Thursday
Apr122012
Take Action! Oppose hatchery spring chinook acclimation facility on the Molalla River
Thursday, April 12, 2012 at 12:02AM
The Native Fish Society has put out an action alert regarding a Coastal Conservation Alliance (CCA) application to build an acclimation facility for hatchery spring chinook on the Molalla River.
Needless to say this is a bad idea.
If constructed this facility would increase hatchery and harvest pressures on all fish species in the Molalla River, including populations of resident trout, ESA listed wild winter steelhead, and ESA-listed wild spring chinook.
Before making their recommendation to the ODFW Commissioners on this project, the R&E Board is considering comments from the public, that is where you come in.
PLEASE take action HERE via the Native Fish Society website.
Reader Comments (6)
Boo- hoo. bring on the fish. if you hate salmon move to the mid-west
If you love artificially created fish populations move to the mid-west. If you love healthy runs of wild fish then stay here and fight for them.
This acclimation facility does not represent an increase in smolt allocation, or of appreciable risk to wild fish. All it does is improve the chances that the fish the state releases return to the river to spawn. It is, however, unfortunate that the proposal lacks real recovery measures. And it's the lack of deeper recovery measures that will kill this proposal.
As a staunch advocate for wild fish, it has been interesting watching the bullshit spin this action alert has created. The truth is that the so-called CCA plan is just a hurried attempt by a couple of disgruntled stakeholders to move at least one aspect of the Molalla spring chinook recovery forward. It deserves to die, but the hype is not accurate.
im with ozzy on this one. adding more spring chinook to a river will not harm the native population, it might even help it if hatchery fish breed with the natives.

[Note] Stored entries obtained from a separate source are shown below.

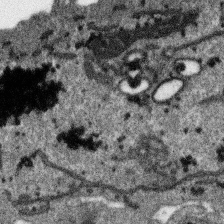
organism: Human
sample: Lung epithelial cells infected with SARS-CoV-2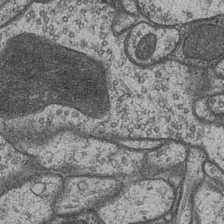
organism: Drosophila
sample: Optic medulla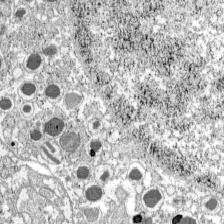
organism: C57BL Mouse
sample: Pancreatic islet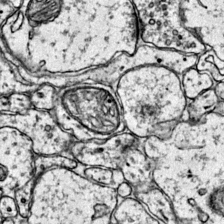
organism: Mouse
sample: Primary visual cortex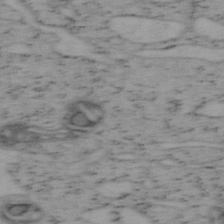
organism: Mouse
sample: OT-I killer T cells with ID8 ovarian cancer cells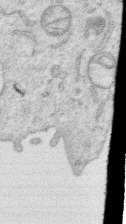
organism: Human
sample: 1205lu cells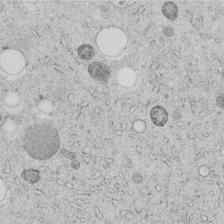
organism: C. elegans
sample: C. elegans embryo early stage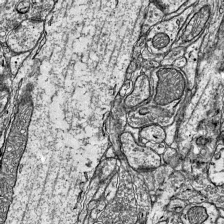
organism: Mouse
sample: Visual Cortex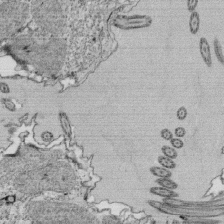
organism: Tetrahymena
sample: Cilia in tetrahymena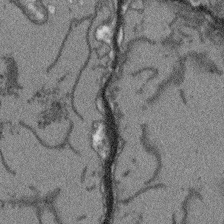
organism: Arabidopsis thaliana
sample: Root tip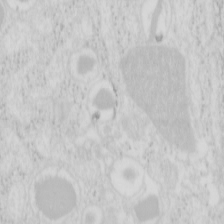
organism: Mouse
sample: Pancreas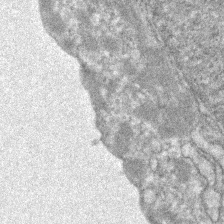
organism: Zebrafish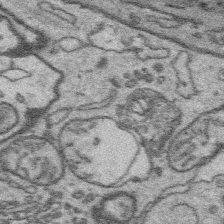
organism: Platynereis dumerilii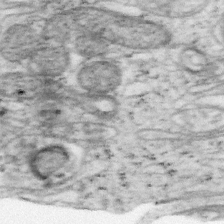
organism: Mouse
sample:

I live right on this river. I would not mind seeing more fish in this river but not at the expense of the native populations. There is a small winter steelhead run a decent springer run, as it is. The mo is actually a decent trout fishery and the trout are protected there. The MO is one of the only if not the only river on the mid williamette that is not damed and deserves carefull consideration in regards to its management.
im with ozzy on this one. adding more spring chinook to a river will not harm the native population, it might even help it if hatchery fish breed with the natives.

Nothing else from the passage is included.